Шопенгауэр и Леви-Строс обильно цитируют Руссо, и нам трудно

удержаться от того же. Руссо одним из первых сумел ясно и четко сформулировать главное. Он показывает, что жалость – первейшая из всех добродетелей, и притом единственная, которая носит природный характер. Дело в том, что прежде, чем быть добродетелью, жалость является чувством – «естественным чувством», уточняет Руссо, тем более сильным, что оно, по всей вероятности, ведет происхождение от любви к себе (путем самоидентификации с другими) и умеряет в каждом человеке пылкое желание заботиться о своем благе, поскольку все мы наделены врожденной способностью чувствовать отвращение к чужому страданию. Сострадание без берегов! Если только берегами не служит боль, поскольку отныне я воспринимаю всякое страдающее существо как в некотором роде себе подобное. Сострадать значит соединяться в страдании, и эта неисчислимая общность диктует, вернее предлагает, нам свой закон – закон мягкости. Твори добро себе, причиняя наименьшее, насколько возможно, зло другим. Жалость – это то, что отделяет нас от варварства, как справедливо заметил Мандевиль (25), но для Руссо она еще и матерь всех прочих добродетелей, которые порождаются жалостью.

«Мандевиль прекрасно понимал, что люди со всей их моралью были бы монстрами, не надели их Природа такой помощницей разума, как жалость; но он не понял, что все общественные добродетели, присущие человеку, проистекают из этого единственного свойства. Действительно, что такое великодушие, милосердие, человечность, как не жалость по отношению к слабым, виновным, а то и вовсе по отношению ко всему роду человеческому? Даже доброжелательность и дружба суть производные постоянной жалости, нацеленной на тот или иной объект. Желать, чтобы кто-либо никогда не страдал, означает не что иное, как желать ему быть счастливым» («Речь о происхождении и основаниях неравенства среди людей», I).

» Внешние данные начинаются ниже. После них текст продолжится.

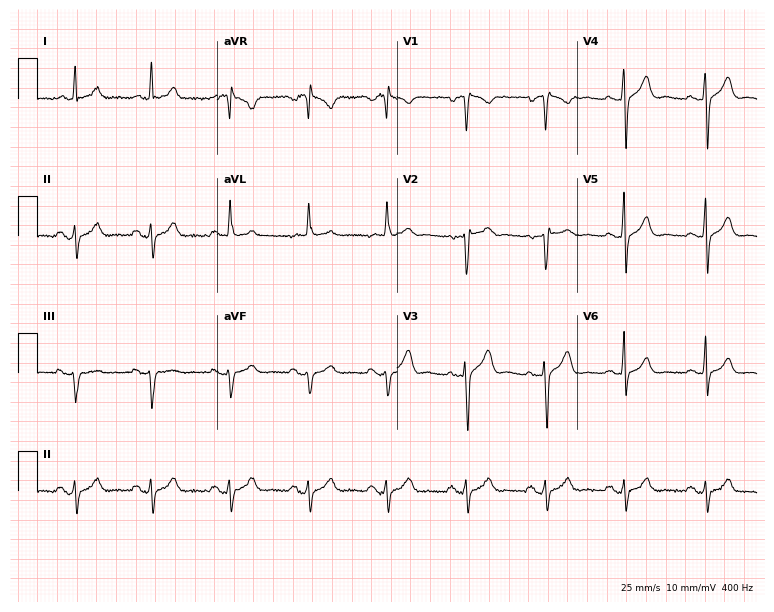
12-lead ECG (7.3-second recording at 400 Hz) from a 58-year-old male patient. Screened for six findings — first-degree AV block, right bundle branch block, left bundle branch block, sinus bradycardia, atrial fibrillation, sinus tachycardia — none is recorded. Findings outside these six are not listed.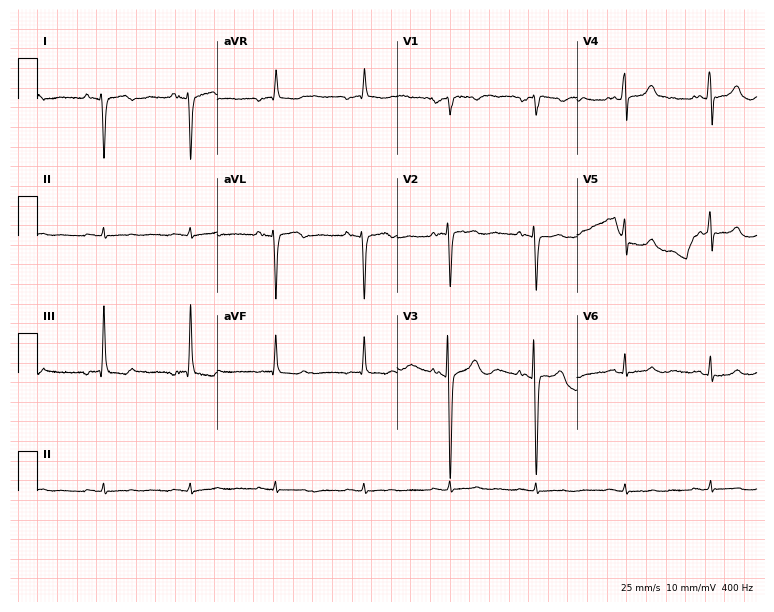
ECG — a 50-year-old woman. Screened for six findings — first-degree AV block, right bundle branch block (RBBB), left bundle branch block (LBBB), sinus bradycardia, atrial fibrillation (AF), sinus tachycardia — none is recorded.

Не знаю, следует ли заходить столь далеко, сводя все добродетели к одной. Мне это представляется нежелательным. К чему такие привилегии? Но я всецело убежден в том, что жалость противостоит чему-то гораздо худшему, а именно жестокости и эгоизму. Так же как и великодушие, жалость сама полностью не свободна от того и другого. Напротив – и со времен Аристотеля это стало общим местом – видеть в жалости несчастье, свидетелями которого являемся мы все, поскольку понимаем, что она может коснуться нас и наших близких. Жалость в этом случае – проективный эгоизм, основанный на переносе чувства. То, чего мы боимся для себя, внушает нам жалость к другим, уже ставшим жертвой того или иного несчастья, потому что мы понимаем, что и нас может ждать то же испытание. Почему бы и нет? Но с другой стороны, а что это меняет? Ведь жалость, которую мы испытываем, не становится от этого менее реальной и, добавим, не ослабевает, даже если вызывающие ее несчастья нам уж точно не грозят. Чудовищное страдание родителей, потерявших ребенка, разжалобит и бездетного старика. Можно ли считать жалость абсолютно бескорыстным чувством? Понятия не имею, и, откровенно говоря, мне на это наплевать. Главное, что это чувство реально, и реально сострадательно. Все остальное – малозначительная внутренняя «кухня», значение которой не превышает значения обыкновенной кухни. Рассуждая в подобном духе, можно докатиться то того, чтобы осудить любовь (или отрицать ее существование) только потому, что с любовью связаны некоторые сексуальные отклонения. Фрейд, говоря о любви, был далеко не глуп. Так с какой стати мы должны говорить глупости, рассуждая о сострадании?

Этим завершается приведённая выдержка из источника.